= Richard Büttner =

German botanist and mineralogist

Oskar Alexander Richard Büttner (28 September 1858 – 11 September 1927) was a German botanist and mineralogist who was involved in the exploration of the Congo Basin.

==Life==

Büttner was born in Brandenburg on 28 September 1858. He studied in Berlin, where he received his doctorate in 1883 with his dissertation Flora advena marchica.

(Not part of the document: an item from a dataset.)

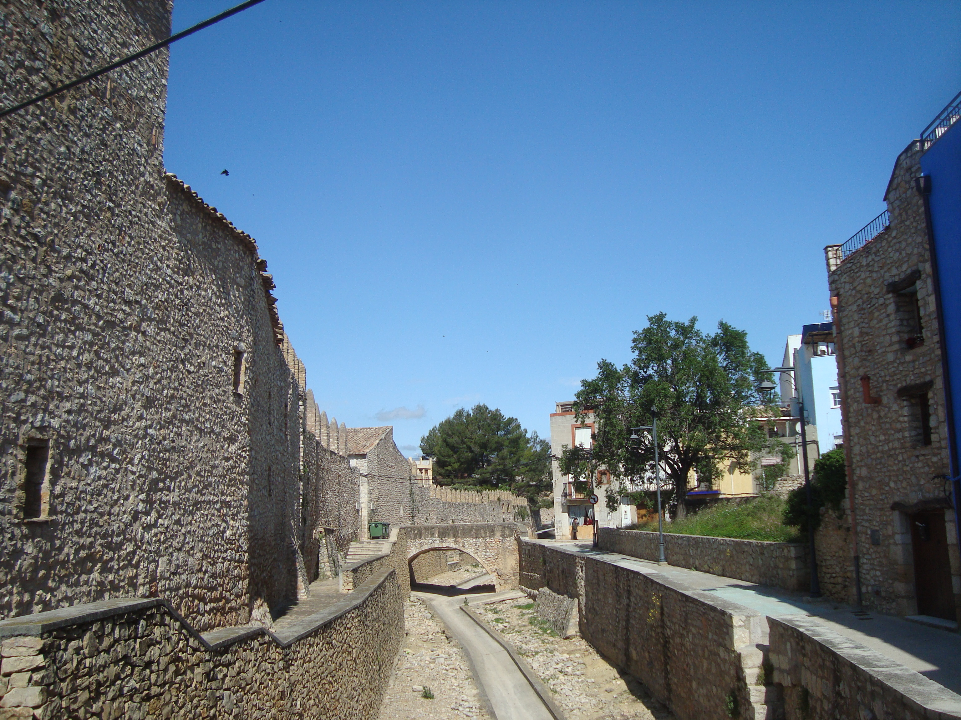 Muralles (Sant Mateu)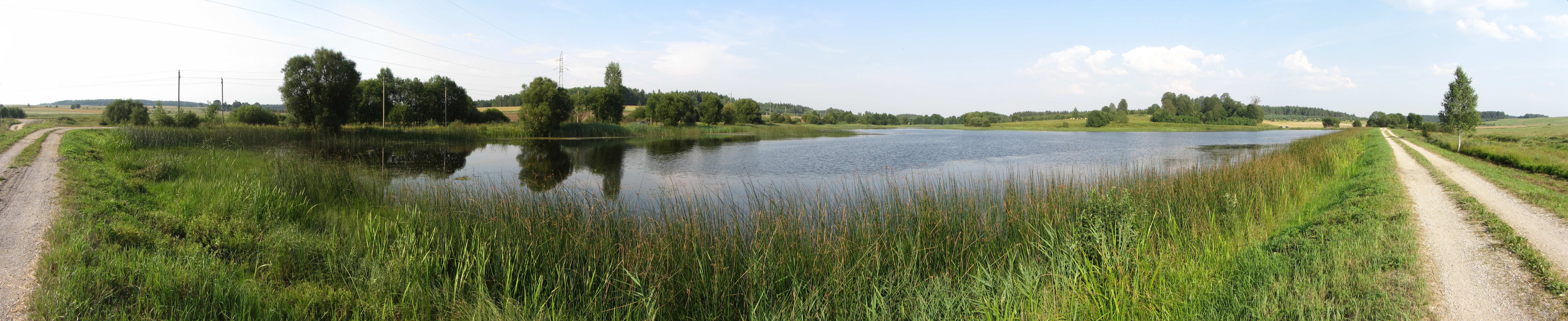 Turgelių sen., Lithuania

Büttner was a scientific participant in the German Congo Expedition of the African Society in Germany (1884–1886), which, under the direction of Eduard Schulze, was to serve the "exploration of the southern Congo Basin". It penetrated into areas unexplored from a European point of view. In 1890 he wrote Reisen im Kongolande about his travels. From 1890 to 1891 he was in charge of a research station in Bismarckburg, Togo. The station had been founded in June 1888 by the explorer Ludwig Wolf and named after the German chancellor Otto von Bismarck. At that time, the station consisted of nine adobe buildings arranged in a rectangle. Büttner had a palisade fence built for fortification.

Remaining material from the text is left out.